Ford’s market share in China has been about 2% since 2019, down from 4.8% in 2015 and 2016, according to the company’s annual filings.
Ford’s problems in China are not just abroad. The company said in February that it would collaborate with Chinese supplier CATL on a new $3.5 billion battery plant for electric vehicles in Michigan. The deal has drawn criticism from some Republicans, including the senator. Marco Rubio of Florida, who asked the Biden administration to review Ford’s deal to license technology from CATL.
Ford CEO Jim Farley in February. 13, 2023 at an automaker’s battery lab in suburban Detroit, announcing a new $3.5 billion battery plant in the state to produce lithium iron phosphate, or LFP, batteries.
Michael Weiland/CNBC
The joint venture between Stellantis and the Guangzhou Automobile Group to produce jeeps in China filed for bankruptcy in late 2022 after the decision to dissolve the partnership and import SUVs into the country.

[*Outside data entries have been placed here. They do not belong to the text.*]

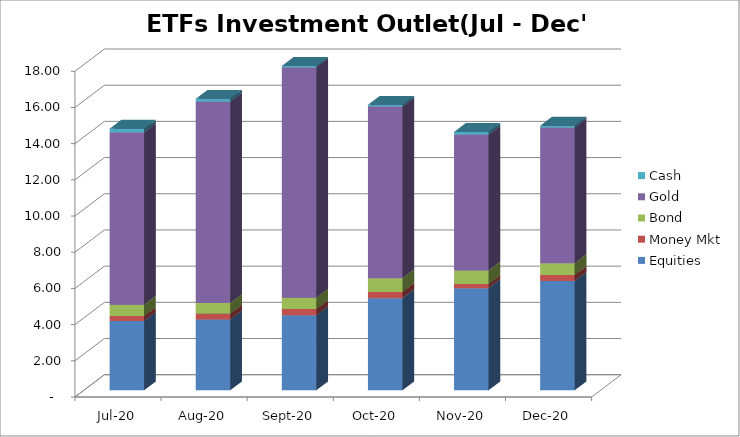
| Category | Equities | Money Mkt | Bond | Gold | Cash |
|---|---|---|---|---|---|
| 2020-07-01 | 3831828644.68 | 272103487.34 | 625862830.11 | 9533055643.75 | 191169576.23 |
| 2020-08-01 | 3913723749.54 | 316071867.88 | 592621089.37 | 11135395115.33 | 152002086.71 |
| 2020-09-01 | 4141425949.9 | 349803623.89 | 626583310.45 | 12731001529.98 | 76107936.49 |
| 2020-10-01 | 5094516142.04 | 343013633.71 | 754956015.68 | 9489073502.64 | 94333366.41 |
| 2020-11-01 | 5645946017.69 | 225450504.88 | 753518055.25 | 7507451398.4 | 141335465.56 |
| 2020-12-01 | 6038222203.19 | 328434807.13 | 655620938.79 | 7507451398.4 | 97257264.43 |

Stellantis CEO Carlos Tavares said the company is taking an “asset-light” approach in the country, focusing on increasing profits and not necessarily sales, which are down 7% in 2022.
“It’s also important to realize that our financial conditions in China are improving dramatically,” he told reporters during a call last month, adding that the company is “cleaning up.”
While America-focused automakers regroup, domestic automakers in China continue to make gains in their home market.
“People in China are proud,” said Nio owner Sundin.
“The same way ‘American Made’ is in the US and all the patriotism behind it, in China, [it’s] Same thing: “Finally, we can make a phone or we can make a car as good or better than foreign automakers.”
CNBC channel Evelyn Cheng Contribute to this report.